Thanks for clarifying, that makes sense.
I also have no idea what I am. Maybe something in the vein of something I think Hume proposed, where you are a kind of second-order utilitarian. (You use utilitarianism to determine a set of rules of thumb, you then follow those rules of thumb instead of actually being a utilitarian.)
No part of my argument assumes that one is a utilitarian.
Apologies if I misunderstood—on re-reading it, I don’t actually see any explicit conclusions or weighting framework for decision-making based on the assertions made. I did assume you were implying some Utilitarian-like model where fish have moral weight, enough to override human preferences.
If that’s NOT your position, please clarify.
I challenge you to make any coherent argument for this. After a lifetime of studying brain function, I can’t justify eating factory farmed meat, because there’s no logical threshold between human brain function wrt suffering, and simpler animals. It’s on a spectrum of complexity, not a binary category.

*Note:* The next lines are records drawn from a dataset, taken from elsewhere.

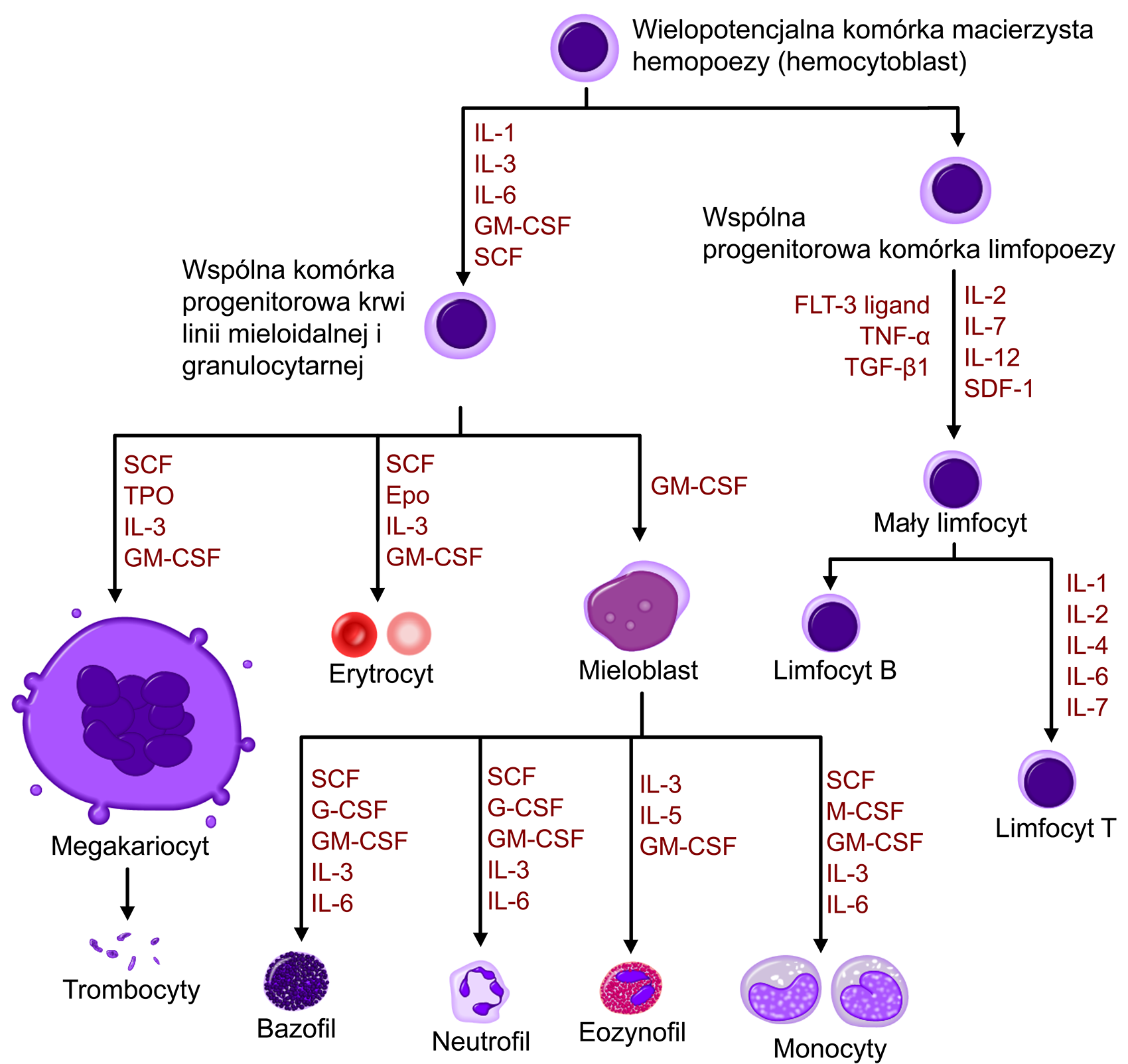 Hematopoeza u ludzi, z ważnymi hematopoetycznymi czynnikami wzrostu wpływającymi na różnicowanie. Legenda: SCF (ang. stem cell factor) – czynnik komórek macierzystych Tpo (ang. thrombopoietin) – trombopoetyna IL (ang. interleukin) – interleukina GM-CSF (ang. granulocyte macrophage-colony stimulating factor) – czynnik stymulujący tworzenie kolonii granulocytów i makrofagów Epo (ang. erythropoietin) – erytropoetyna M-CSF (ang. macrophage-colony stimulating factor) – czynnik stymulujący tworzenie kolonii makrofagów G-CSF (ang. granulocyte colony-stimulating factor) – czynnik stymulujący tworzenie kolonii granulocytów SDF-1 (ang. stromal cell-derived factor-1) – czynnik wzrostowy w szpiku kostnym dla prekursorów limfocytów FLT-3 (ang. FMS-like tyrosine kinase 3 ligand) – ligand FMS-podobnej kinazy tyrozynowej 3 TNF-a (ang. tumor necrosis factor-alpha) – czynnik martwicy nowotworów TGF-β (ang. Transforming growth factor beta) – transformujący czynnik wzrostu beta
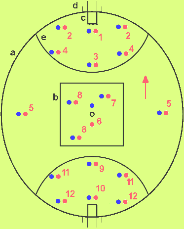 terrain de foot australien et position de base des joueurs. Modification par Ssire et adaptation du dessin de Robert Merkel sur Wiki Anglais, image mise dans le domaine public.
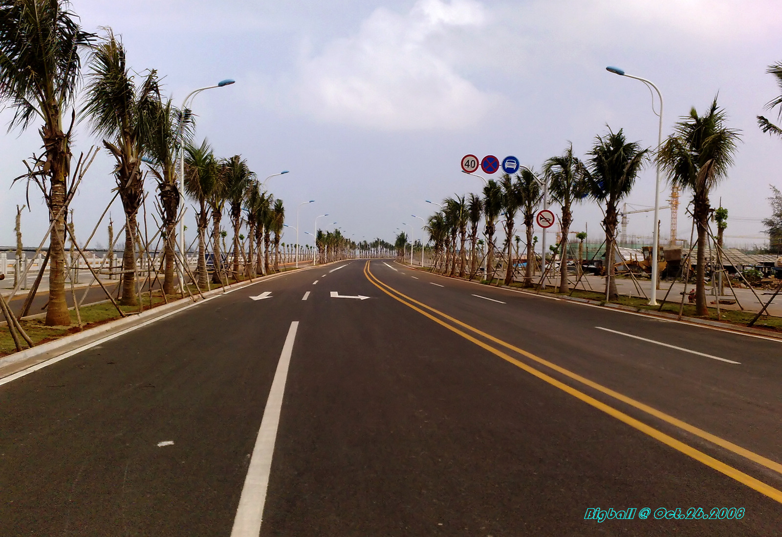 海甸岛环岛公路-By Bigball
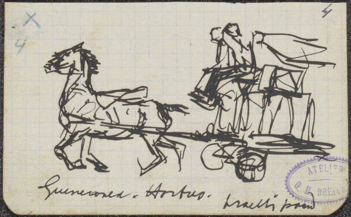 IdentificatieTitel(s): Paard-en-wagen van kolenhandel Groenewold-HortusObjecttype: tekening Objectnummer: RP-T-1949-348Opschriften / Merken: atelierstempel, gestempeld: Lugt 291dannotatie, handgeschreven: ‘Groenewold-Hortus./ prachtig paard’verzamelaarsmerk, verso, gestempeld: Lugt 2228Omschrijving: Op de bok zitten twee figuren.VervaardigingVervaardiger: tekenaar: George Hendrik BreitnerPlaats vervaardiging: AmsterdamDatering: 1890Fysieke kenmerken: pen in zwart op geruit papierMateriaal: geruit papier inkt Techniek: penAfmetingen: h 61 mm × b 99 mmOnderwerpWat: four-wheeled vehicle drawn by one animalVerwerving en rechtenCredit line: Legaat van mevrouw M.C.J. Breitner-Jordan, ZeistVerwerving: legaat 1949Copyright: Publiek domein
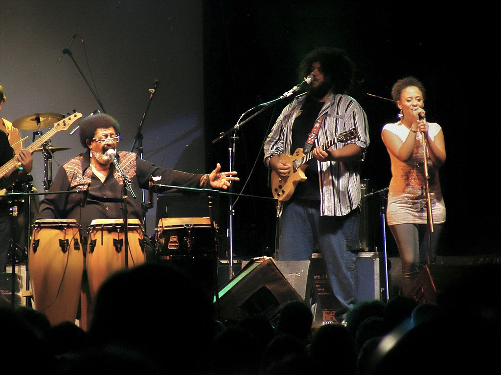 Los músicos Rubén, Matías, y Lucila Rada, en un espectáculo en Santa Fe (Argentina), el sábado 13 de febrero de 2010. Foto Román Mayorá
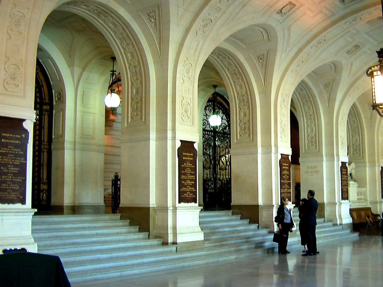 À La Sorbonne.
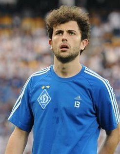 Адмір Мехмеді - швейцарський футболіст київського Динамо
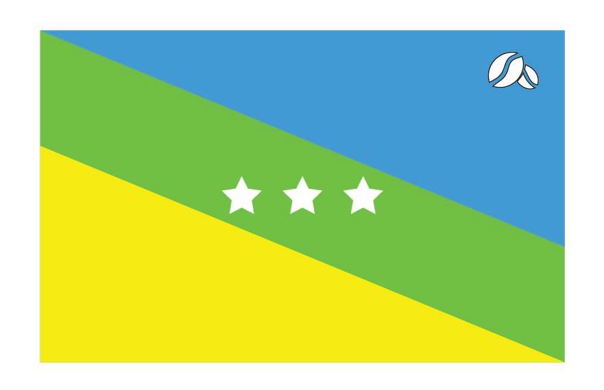 Esta es la bandera del municipio Bolívar del estado Barinas diseñada por el ganador del concurso abierto "símbolos patrios del municipio Bolívar" promovido por la alcaldía del municipio.
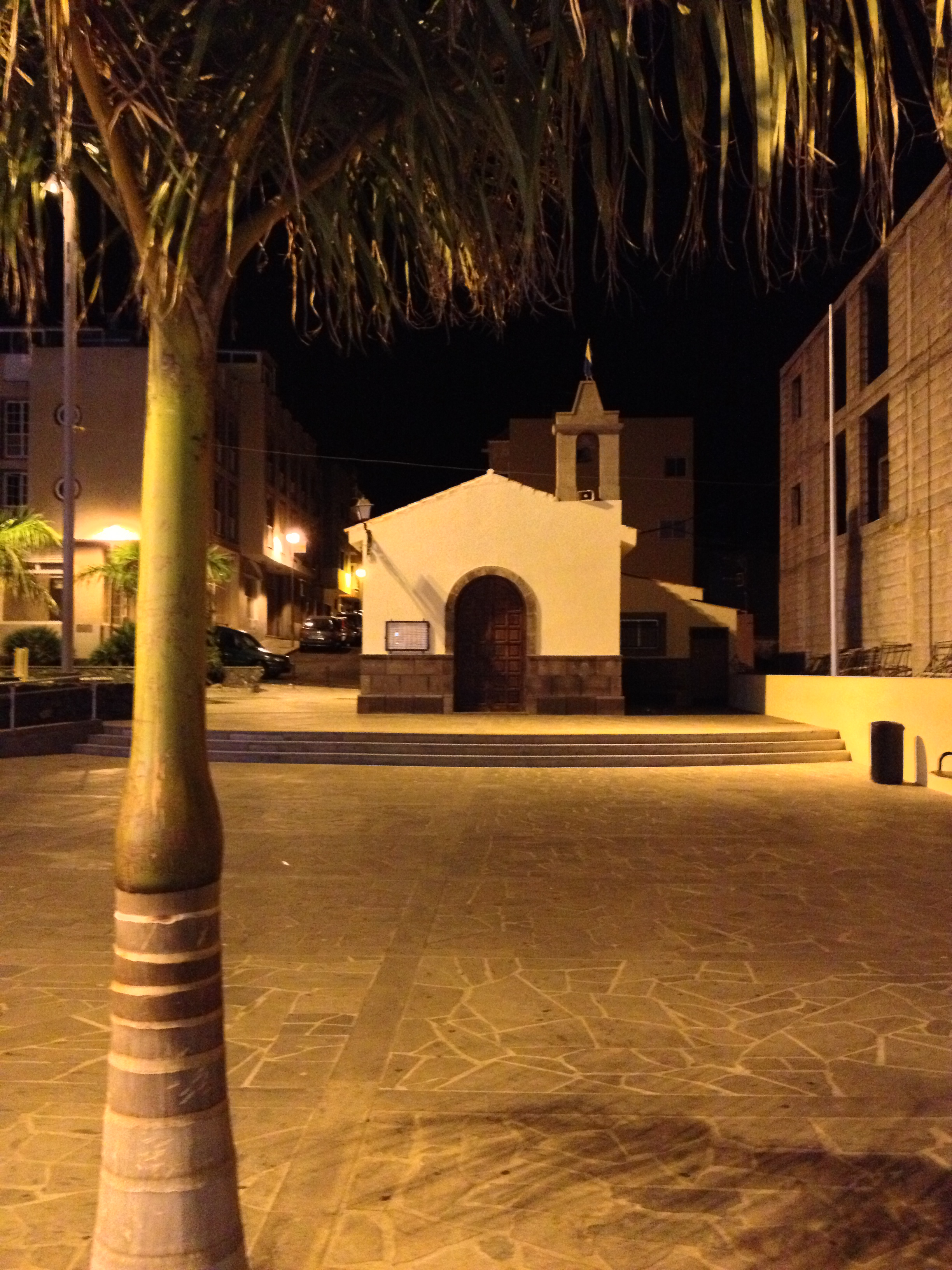 Iglesia de San Blas. (Los Abrigos)

You’re free to have whatever values you want, but not to claim consistency where it doesn’t exist. Saying you care about some suffering and not other suffering isn’t logically coherent—unless you really don’t care about any suffering, just keeping the right social loyalties. Most humans just haven’t bothered to work through a logically consistent ethical framework—they just care about what their ingroup cares about, since that is easy and pragmatically useful.
I’m not sure exactly what you want me to provide a “coherent argument for”, but I’ll take it as my decision to eat meat and fish (including factory-farmed. Including veal and foie gras. Excluding cetacians and endangered species for diversity-preservation reasons, and excluding humans, mostly for social-cost reasons, I think).
It’s quite consistent to say that I care about both pleasure/satisfaction and suffering (and other dimensions of experience), and that some pleasures outweigh some (or even most) suffering. It may mean that I’m a jerk or a utility monster, but it doesn’t mean that I’m incoherent. Note that part of my beliefs is that there a LOT of complexity which is hard to communicate, and things that may appear inconsistent to you are actually different situations to me.
It’s a complex topic, and I probably shouldn’t have jumped in on the comments section. You are of course welcome to your own preferences; I only take issue with claims of logical consistency. Fish either do or don’t suffer relative to the human suffering we care about; it’s a question of fact, not preference. It’s worth a whole post about the brain mechanisms underlying suffering. But I haven’t written that post, because alignment seems more important, and I might just put it off until the small matter of human survival is settled. I also prioritize humans drastically over other animals but I’m pretty sure my ethical behavior is logically inconsistent and only pragmatically useful.
I don’t claim to know whether fish suffer, nor really how much they suffer. I will say that I distinguish pain from suffering (in an imperfectly modeled way, but consistent with the saying “Pain is inevitable, suffering is optional”), and I’m suspicious that neurological studies I’ve seen seem to conflate the two.
The question of importance (how much weight to give such suffering) is, as you say, more important. I find it less important than the enjoyment of cheap, available seafood. You don’t have to. This is a valid difference of preference without either of us being wrong.
Why? What’s logically incoherent about it?
I care about the suffering of people, but not the suffering (or, perhaps more accurately, “suffering”) of non-people. This seems straightforward enough.
Is there some logical theorem that dictates that I should care about things other than that which I do, in fact, care about? How can there be such a thing?